Most wins by an owner:
- 2 – Michael F. Dwyer (1890, 1892)
- 2 – H. Eugene Leigh (1894, 1896)
- 2 – William C. Whitney (1902, 1903)
- 2 – Sydney Paget for J. B. A. Haggin (1904, 1905)

==Winners==

| Year | Winner | Age | Jockey | Trainer | Owner | Dist. (Miles) | Time | Win$ |
|---|---|---|---|---|---|---|---|---|
| 1909 | Jack Atkin | 5 | James Butwell | John Powers | Barney Schreiber | 7 F | 1:26.00 | $1,050 |
| 1908 | Baby Wolf | 4 | Eddie Dugan | A. Jack Joyner | Harry P. Whitney | 7 F | 1:26.00 | $4,180 |
| 1907 | Roseben | 6 | Willie Knapp | Frank D. Weir | David C. Johnson | 7 F | 1:25.60 | $4,780 |
| 1906 | Roseben | 5 | Lucien Lyne | Frank D. Weir | Lucien O. Appleby | 7 F | 1:26.20 | $5,200 |
| 1905 | Hamburg Belle | 4 | Willie Davis | A. Jack Joyner | Sydney Paget † | 7 F | 1:25.00 | $4,985 |
| 1904 | Hamburg Belle | 3 | Lucien Lyne | A. Jack Joyner | Sydney Paget † | 7 F | 1:25.00 | $5,925 |
| 1903 | Leonora Loring | 4 | Arthur Redfern | John W. Rogers | William C. Whitney | 7 F | 1:25.20 | $3,600 |
| 1902 | Smoke | 5 | Tommy Burns | John E. Madden | William C. Whitney | 7 F | 1:29.60 | $3,750 |
| 1901 | Voter | 7 | Henry Spencer | James G. Rowe Sr. | James R. Keene | 7 F | 1:27.40 | $3,350 |
| 1900 | Heliobas | 4 | Winfield O'Connor | Edward L. Graves | Edward L. Graves | 7 F | 1:26.60 | $2,880 |
| 1899 | Bendoran | 4 | Henry Spencer | Walter B. Jennings | Walter B. Jennings | 7 F | 1:26.80 | $2,740 |
| 1898 | The Friar | 4 | Fred Littlefield | R. Wyndham Walden | A. H. & D. H. Morris | 7 F | 1:28.00 | $2,120 |
| 1897 | Requital | 4 | Alonzo Clayton | James G. Rowe Sr. | Lewis S. & William P. Thompson | 7 F | 1:26.60 | $1,875 |
| 1896 | Clifford | 6 | Fred Taral | H. Eugene Leigh | H. Eugene Leigh | 7 F | 1:29.20 | $1,875 |
| 1895 | Dorian | 4 | Henry Griffin | Byron McClelland | Blemton Stable | 7 F | 1:27.40 | $1,875 |
| 1894 | Clifford | 4 | Henry Griffin | H. Eugene Leigh | H. Eugene Leigh & Robert L. Rose | 7 F | 1:23.40 | $2,925 |
| 1893 | Dr.
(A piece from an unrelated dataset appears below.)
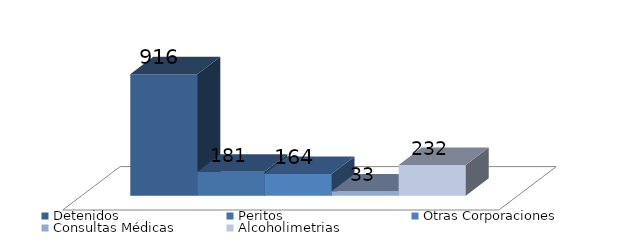
| Category | Detenidos | Peritos | Otras Corporaciones | Consultas Médicas | Alcoholimetrias |
|---|---|---|---|---|---|
| 0 | 916 | 181 | 164 | 33 | 232 |

Hasbrouck | 5 | R. Harris | Henry Harris | William M. Barrick | 7 F | 1:29.60 | $3,350 |
| 1892 | Kingston | 8 | Fred Taral | Hardy Campbell Jr. | Michael F. Dwyer | 7 F | 1:26.60 | $2,525 |
| 1891 | Tenny | 5 | Shelby Barnes | William H. Karrick | David T. Pulsifer & W. H. Karrick | 7 F | 1:27.60 | $2,225 |
| 1890 | Kingston | 6 | W. Martin | Hardy Campbell Jr. | Michael F. Dwyer | 7 F | walkover | $3,175 |
| 1889 | Britannic | 5 | Fred Littlefield | R. Wyndham Walden | John A. Morris | 7 F | 1:26.60 | $3,250 |
| 1888 | Carroll | 2 | Freeman |  | Joe Cotton | 7 F | 1:28.20 | $2,175 |
| 1887 | Stuyvesant | 3 | Edward Garrison | John W. Rogers | Samuel S. Brown | 7 F | 1:28.00 | $3,050 |

- † Hamburg Belle was always the property of James B. A. Haggin but as a convenience raced under the name of her manager, Sydney Paget.